Required work: Exact copy, no pictures: repeat the data that follows.

Information provided:
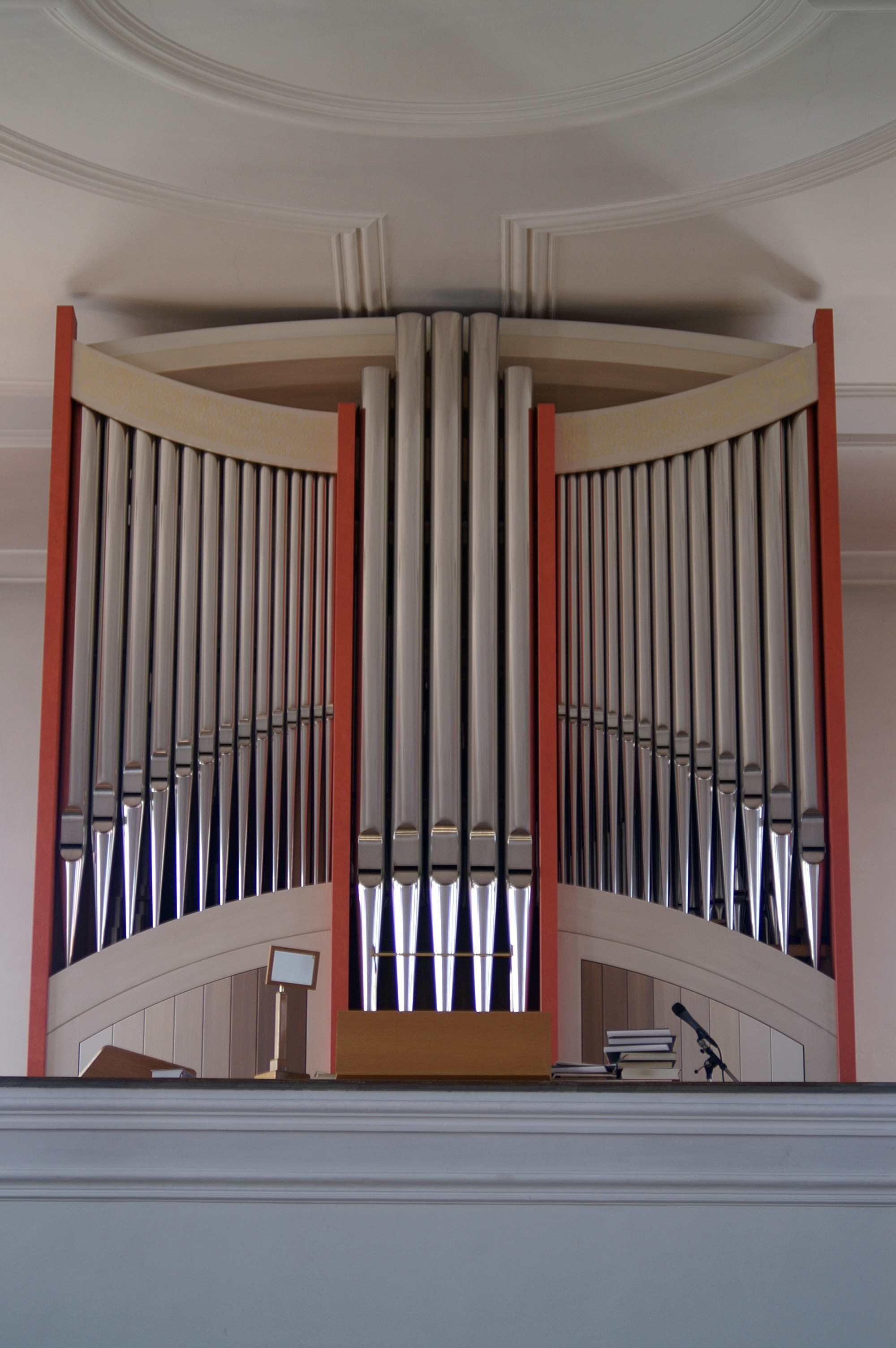 Orgel in Barbing, erbaut von Johannes Schädler
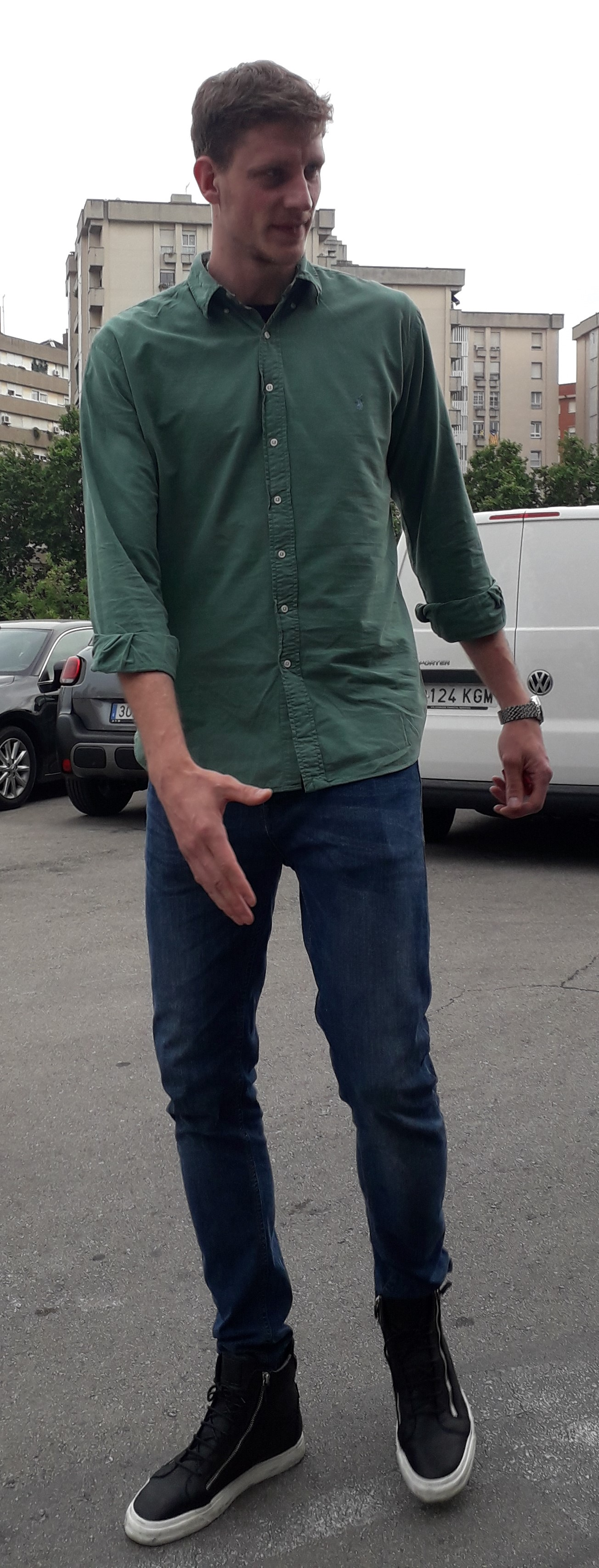 Artem Pustovyi a la entrada del Palau Blaugrana, antes de disputar el 2º partido de semifinales del Play Off ACB 2018-19 ante el Tecnyconta Zaragoza el 9 de junio de 2019
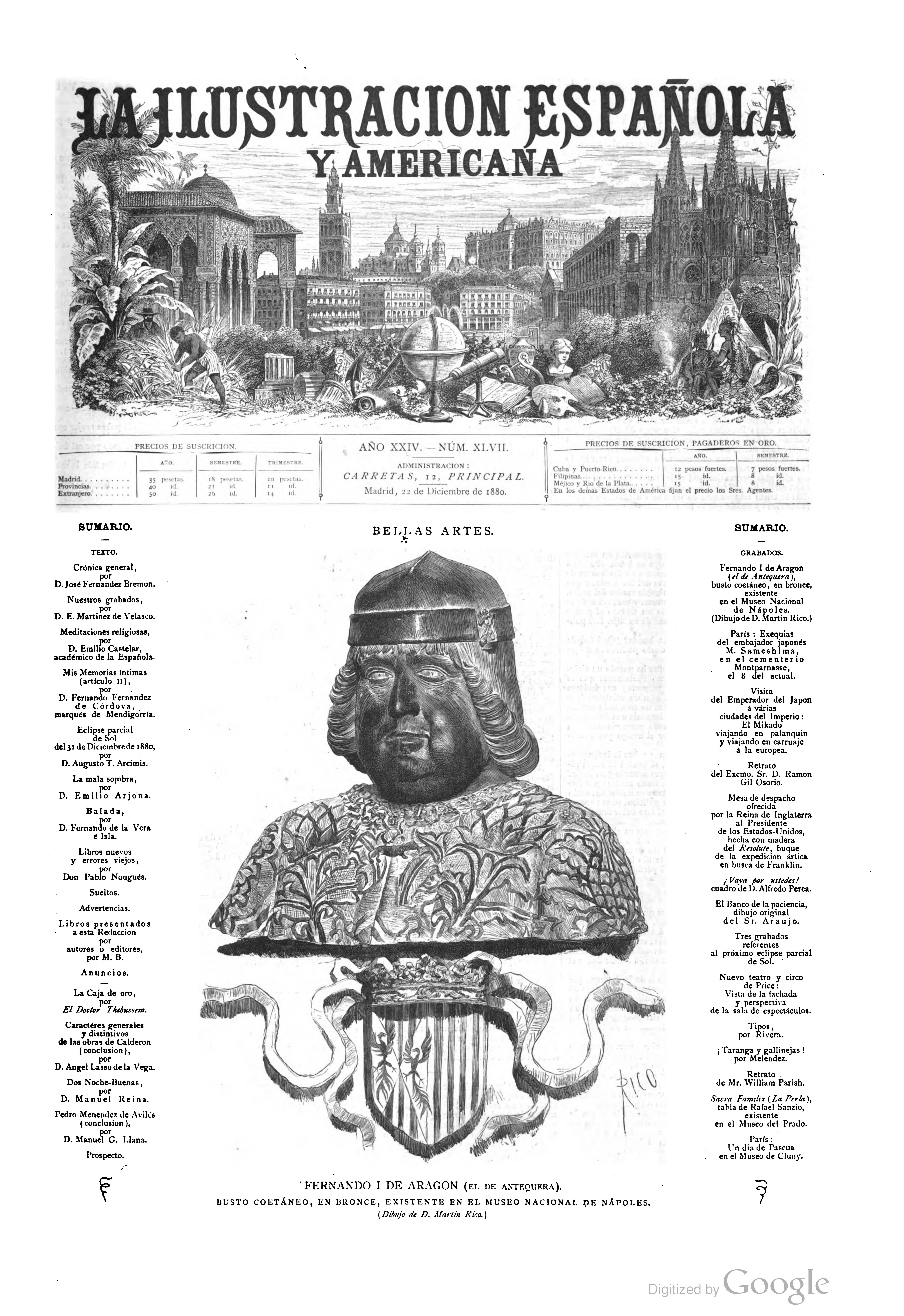 Fernando I de Aragón (el de Antequera). Busto coetáneo, en bronce, existente en el Museo Nacional de Nápoles. (Dibujo de D. Martín Rico.).
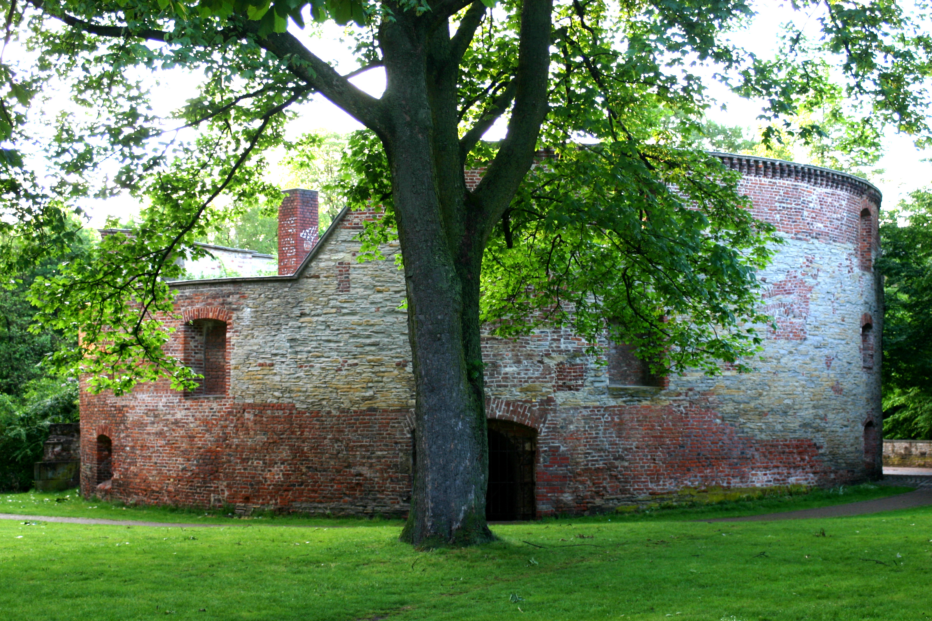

Answer for this exercise:
 Orgel in Barbing, erbaut von Johannes Schädler
 Artem Pustovyi a la entrada del Palau Blaugrana, antes de disputar el 2º partido de semifinales del Play Off ACB 2018-19 ante el Tecnyconta Zaragoza el 9 de junio de 2019
 Fernando I de Aragón (el de Antequera). Busto coetáneo, en bronce, existente en el Museo Nacional de Nápoles. (Dibujo de D. Martín Rico.).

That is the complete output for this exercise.